- [RECORDED INFORMATION]
######

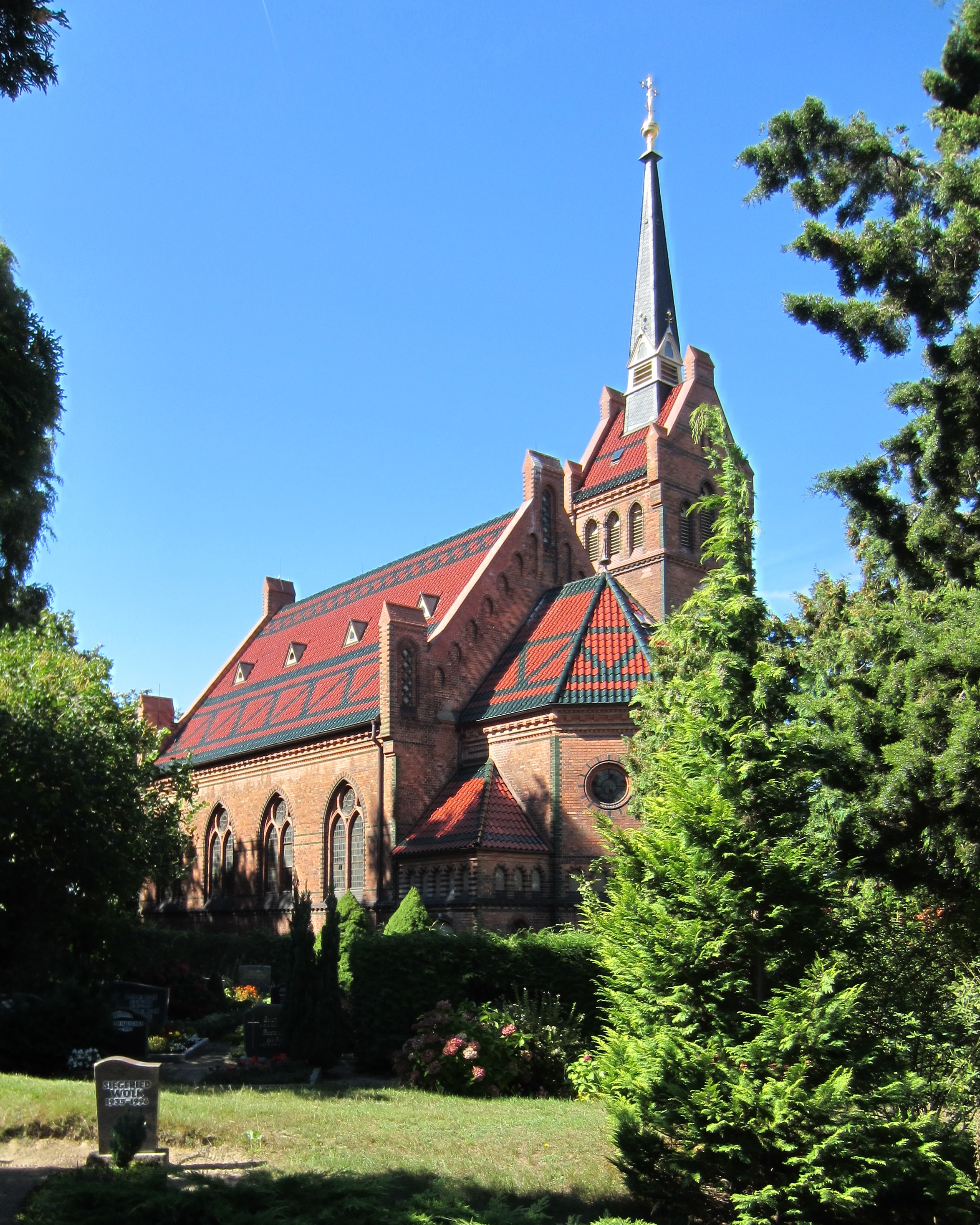 Neue Dorfkirche in Golm, Potsdam, Ansicht von Südosten
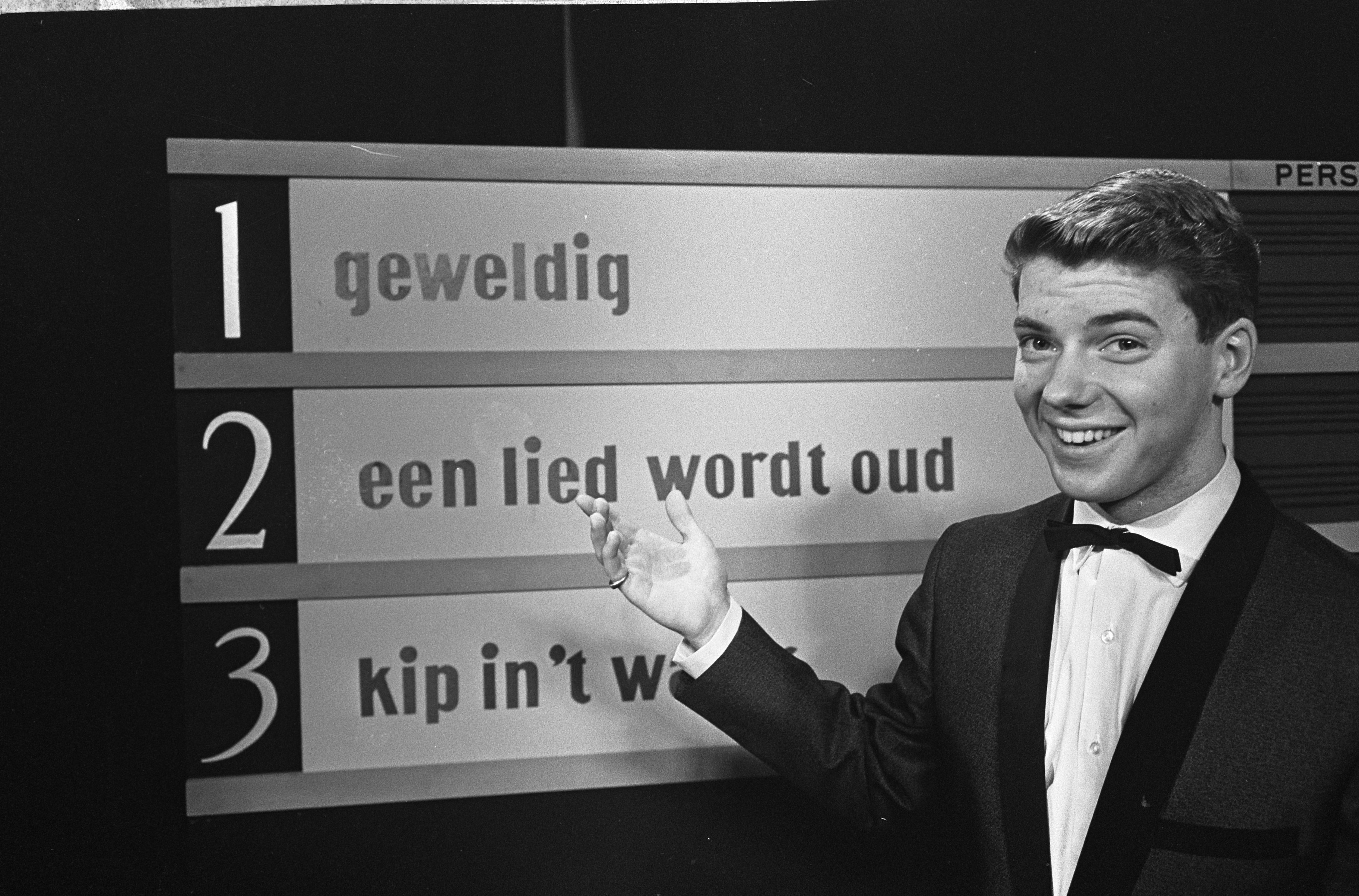 Collectie / Archief : Fotocollectie Anefo Reportage / Serie : [ onbekend ] Beschrijving : Voorronde finale Nationaal Songfestival 1965, Ronnie Tober voor bord met liedjes Datum : 9 februari 1965 Trefwoorden : artiesten, muziek, songfestivals, zangers Persoonsnaam : Tober, Ronnie Instellingsnaam : Nationaal Songfestival Fotograaf : Koch, Eric / Anefo Auteursrechthebbende : Nationaal Archief Materiaalsoort : Negatief (zwart/wit) Nummer archiefinventaris : bekijk toegang 2.24.01.05 Bestanddeelnummer : 917-4142
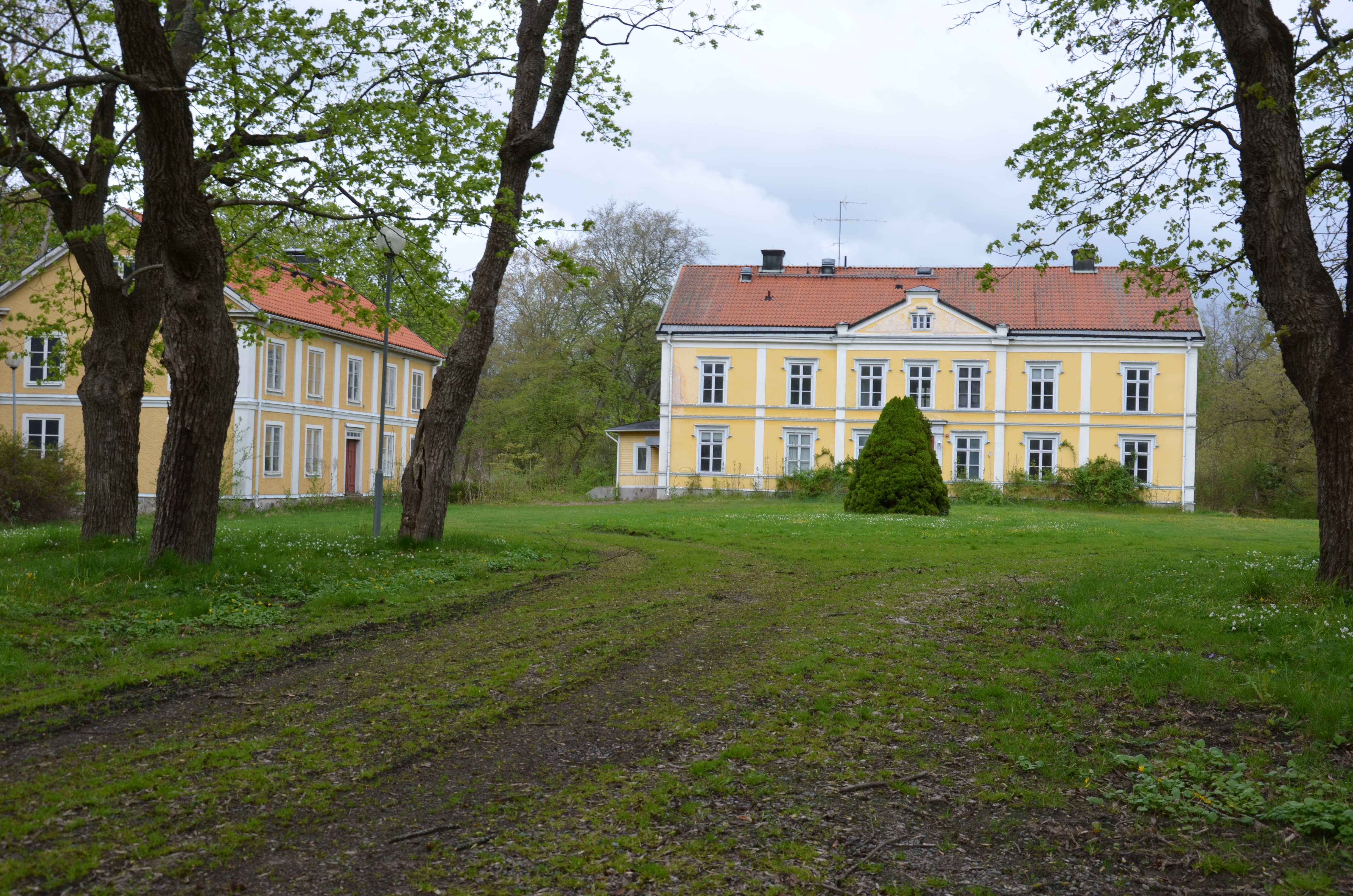 Händelö gård in Norrköping

######

- [THE PROBLEM] Print the entire listing precisely as written, omitting the images it holds.

- [ANSWER FOR THE TASK]
 Neue Dorfkirche in Golm, Potsdam, Ansicht von Südosten
 Collectie / Archief : Fotocollectie Anefo Reportage / Serie : [ onbekend ] Beschrijving : Voorronde finale Nationaal Songfestival 1965, Ronnie Tober voor bord met liedjes Datum : 9 februari 1965 Trefwoorden : artiesten, muziek, songfestivals, zangers Persoonsnaam : Tober, Ronnie Instellingsnaam : Nationaal Songfestival Fotograaf : Koch, Eric / Anefo Auteursrechthebbende : Nationaal Archief Materiaalsoort : Negatief (zwart/wit) Nummer archiefinventaris : bekijk toegang 2.24.01.05 Bestanddeelnummer : 917-4142
 Händelö gård in Norrköping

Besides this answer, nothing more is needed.